Court of Appeals of Michigan

July 2, 2019

PEOPLE OF THE STATE OF MICHIGAN, Plaintiff-Appellee,
v.
REGINA LYNNE SPEARS-EVERETT, Defendant-Appellant.

          Kalamazoo Circuit Court LC No. 2013-001188-FH

          Before: K. F. Kelly, P.J., and Fort Hood and Redford, JJ.

          FORT HOOD, J.

         Defendant, Regina Lynne Spears-Everett, appeals by leave granted[1] the trial court's order denying her motion to modify her restitution payment schedule. We vacate the trial court's order denying defendant's motion and remand for proceedings consistent with this opinion.

         I. BACKGROUND

         In 2014, a jury convicted defendant of embezzling $20, 000 or more from a vulnerable adult, MCL 750.174a(5)(a). Defendant was sentenced to five years' probation, with the first nine months to be spent in jail. Defendant was also ordered to pay $169, 374.18 in restitution. Defendant's restitution was to be paid back in installments of $2, 830 per month beginning in September 2014. Defendant appealed her conviction to this Court, which affirmed both the conviction and the amount of restitution.[2]

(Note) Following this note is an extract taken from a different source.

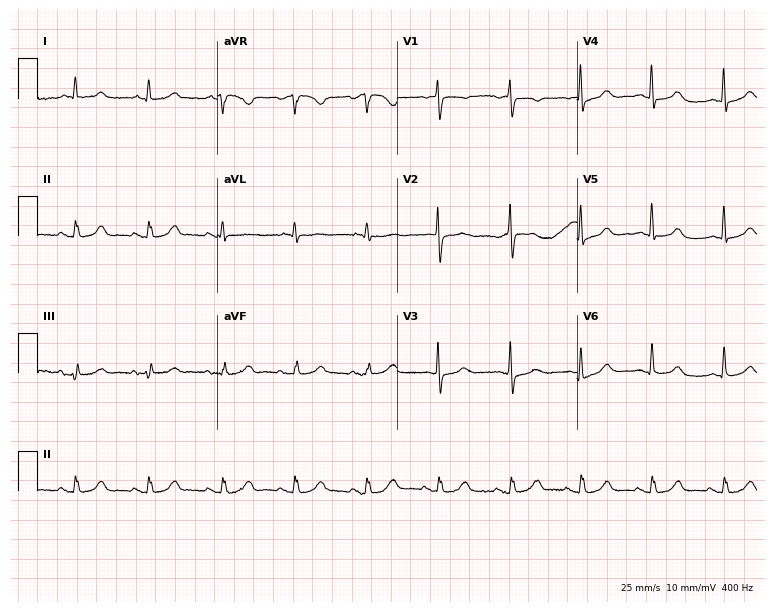
ECG — a female patient, 76 years old. Labelled as a normal ECG.

         On August 4, 2016, defendant's probation officer, Amy Hill, alleged that defendant had failed to make restitution payments. Defendant was arraigned on this probation violation on August 30, 2016. The trial court held a probation hearing on September 21, 2016, during which Hill testified that defendant, at that time, had paid only $196.99 in restitution and that she was currently only paying about $20 per month toward her restitution. Defendant testified generally about her assets, liabilities, and life events that had impacted her employment and income. Defendant stated that she was paying "what [she] could afford" but was not paying the requisite $2, 830 per month. The trial court found defendant guilty of a probation violation. However, the information presented to the trial court was not sufficient for it to determine whether defendant could comply with the restitution order without "manifest hardship," so the court requested that the prosecutor schedule a debtor's examination.

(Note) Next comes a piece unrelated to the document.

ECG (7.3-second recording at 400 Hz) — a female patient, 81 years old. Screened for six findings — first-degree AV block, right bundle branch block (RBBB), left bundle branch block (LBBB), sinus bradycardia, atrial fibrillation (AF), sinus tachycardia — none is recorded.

         A debtor's examination was held on November 9, 2016. Defendant testified that she was married to Julius Everett and that the couple had four children between the ages of 10 and 17. The family lived together in a rental home. Everett was the only person listed on the rental agreement, and it appears that he alone paid the $1, 200 per month rent. Three of defendant's children were enrolled in private schools, at a cost of about $150 to $200 per month per child.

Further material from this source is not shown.